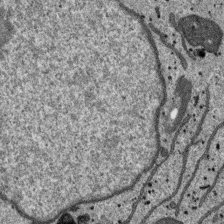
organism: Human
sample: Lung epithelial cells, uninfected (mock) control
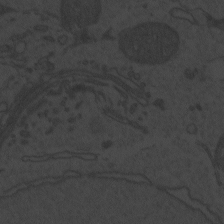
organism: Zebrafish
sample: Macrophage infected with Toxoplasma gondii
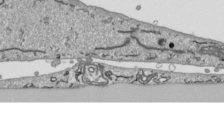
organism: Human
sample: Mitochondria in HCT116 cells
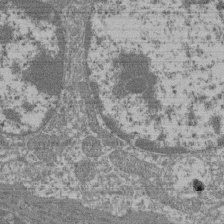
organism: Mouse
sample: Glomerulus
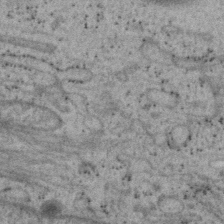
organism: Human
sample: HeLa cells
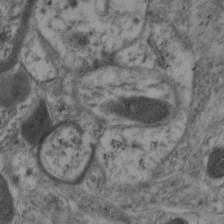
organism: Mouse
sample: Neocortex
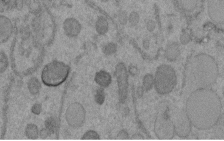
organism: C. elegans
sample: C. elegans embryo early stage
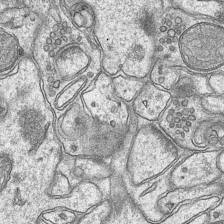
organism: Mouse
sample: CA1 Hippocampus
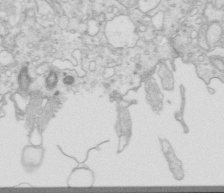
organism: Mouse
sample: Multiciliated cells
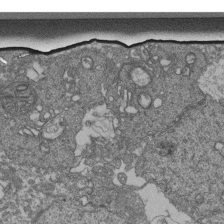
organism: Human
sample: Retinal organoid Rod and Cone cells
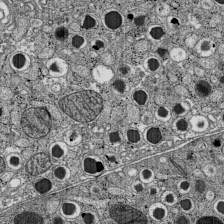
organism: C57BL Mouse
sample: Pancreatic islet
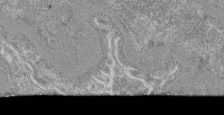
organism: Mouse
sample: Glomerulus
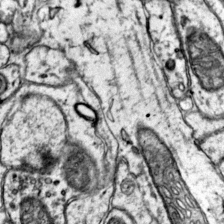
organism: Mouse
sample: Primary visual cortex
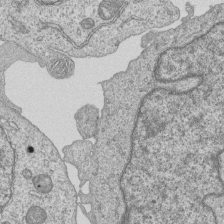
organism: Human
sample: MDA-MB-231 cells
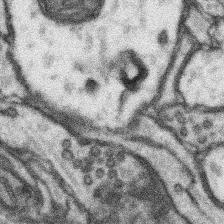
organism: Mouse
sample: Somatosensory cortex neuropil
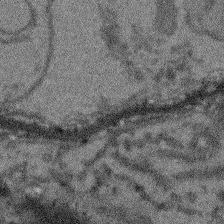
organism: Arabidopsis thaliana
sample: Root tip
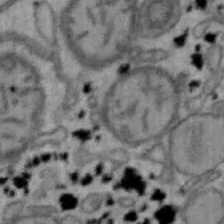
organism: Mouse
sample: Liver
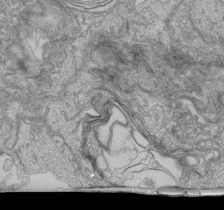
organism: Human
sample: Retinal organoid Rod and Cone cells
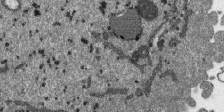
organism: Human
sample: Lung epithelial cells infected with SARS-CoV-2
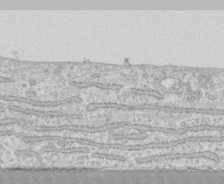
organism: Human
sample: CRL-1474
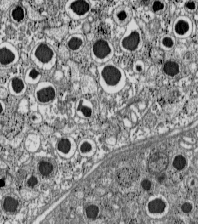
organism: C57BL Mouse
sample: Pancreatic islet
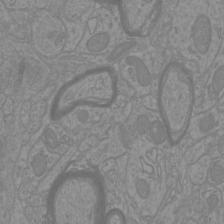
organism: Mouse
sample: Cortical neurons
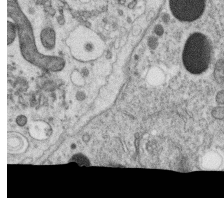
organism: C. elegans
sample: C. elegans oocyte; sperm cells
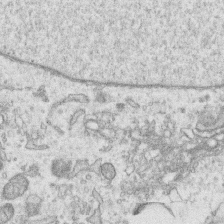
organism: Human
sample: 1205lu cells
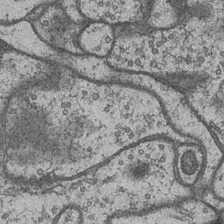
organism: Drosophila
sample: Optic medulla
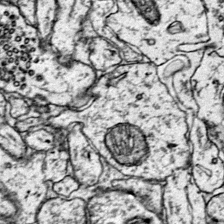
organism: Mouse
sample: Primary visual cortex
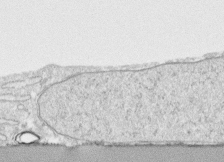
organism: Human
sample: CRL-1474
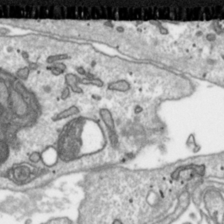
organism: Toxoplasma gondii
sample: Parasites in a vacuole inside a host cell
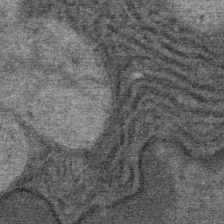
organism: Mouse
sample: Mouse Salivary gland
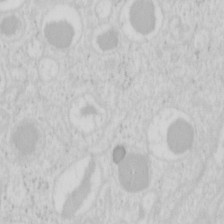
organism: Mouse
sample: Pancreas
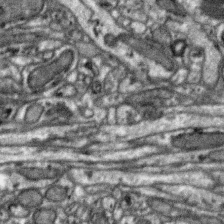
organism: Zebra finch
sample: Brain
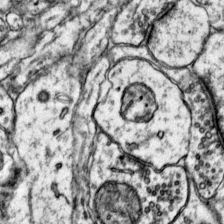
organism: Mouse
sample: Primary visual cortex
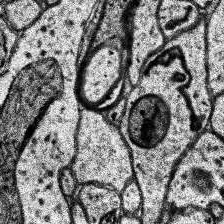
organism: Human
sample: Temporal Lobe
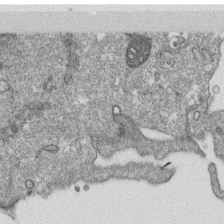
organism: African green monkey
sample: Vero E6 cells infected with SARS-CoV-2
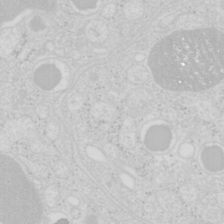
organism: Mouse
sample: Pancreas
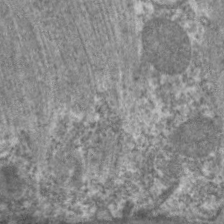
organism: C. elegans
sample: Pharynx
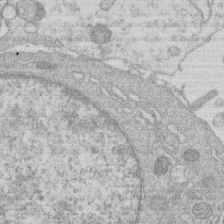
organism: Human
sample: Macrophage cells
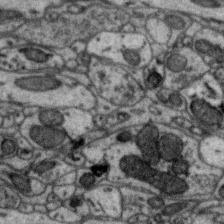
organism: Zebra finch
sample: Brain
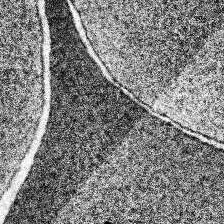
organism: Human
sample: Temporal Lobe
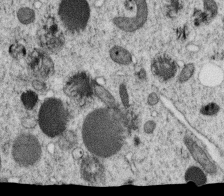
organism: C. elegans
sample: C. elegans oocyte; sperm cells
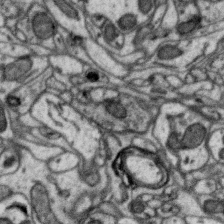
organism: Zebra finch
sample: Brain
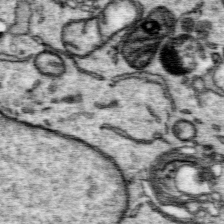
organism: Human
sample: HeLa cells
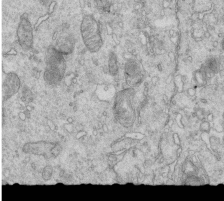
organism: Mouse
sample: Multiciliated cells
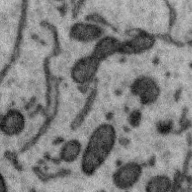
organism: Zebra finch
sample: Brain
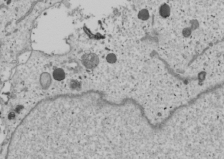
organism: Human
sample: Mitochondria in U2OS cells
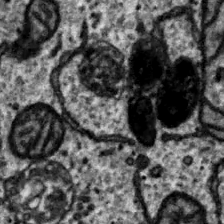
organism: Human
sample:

--------------------------------------------------

Exact copy, no pictures: reproduce every record above.

* _Response to the task_
organism: Human
sample: Lung epithelial cells, uninfected (mock) control
organism: Zebrafish
sample: Macrophage infected with Toxoplasma gondii
organism: Human
sample: Mitochondria in HCT116 cells
organism: Mouse
sample: Glomerulus
organism: Human
sample: HeLa cells
organism: Mouse
sample: Neocortex
organism: C. elegans
sample: C. elegans embryo early stage
organism: Mouse
sample: CA1 Hippocampus
organism: Mouse
sample: Multiciliated cells
organism: Human
sample: Retinal organoid Rod and Cone cells
organism: C57BL Mouse
sample: Pancreatic islet
organism: Mouse
sample: Glomerulus
organism: Mouse
sample: Primary visual cortex
organism: Human
sample: MDA-MB-231 cells
organism: Mouse
sample: Somatosensory cortex neuropil
organism: Arabidopsis thaliana
sample: Root tip
organism: Mouse
sample: Liver
organism: Human
sample: Retinal organoid Rod and Cone cells
organism: Human
sample: Lung epithelial cells infected with SARS-CoV-2
organism: Human
sample: CRL-1474
organism: C57BL Mouse
sample: Pancreatic islet
organism: Mouse
sample: Cortical neurons
organism: C. elegans
sample: C. elegans oocyte; sperm cells
organism: Human
sample: 1205lu cells
organism: Drosophila
sample: Optic medulla
organism: Mouse
sample: Primary visual cortex
organism: Human
sample: CRL-1474
organism: Toxoplasma gondii
sample: Parasites in a vacuole inside a host cell
organism: Mouse
sample: Mouse Salivary gland
organism: Mouse
sample: Pancreas
organism: Zebra finch
sample: Brain
organism: Mouse
sample: Primary visual cortex
organism: Human
sample: Temporal Lobe
organism: African green monkey
sample: Vero E6 cells infected with SARS-CoV-2
organism: Mouse
sample: Pancreas
organism: C. elegans
sample: Pharynx
organism: Human
sample: Macrophage cells
organism: Zebra finch
sample: Brain
organism: Human
sample: Temporal Lobe
organism: C. elegans
sample: C. elegans oocyte; sperm cells
organism: Zebra finch
sample: Brain
organism: Human
sample: HeLa cells
organism: Mouse
sample: Multiciliated cells
organism: Zebra finch
sample: Brain
organism: Human
sample: Mitochondria in U2OS cells
organism: Human
sample:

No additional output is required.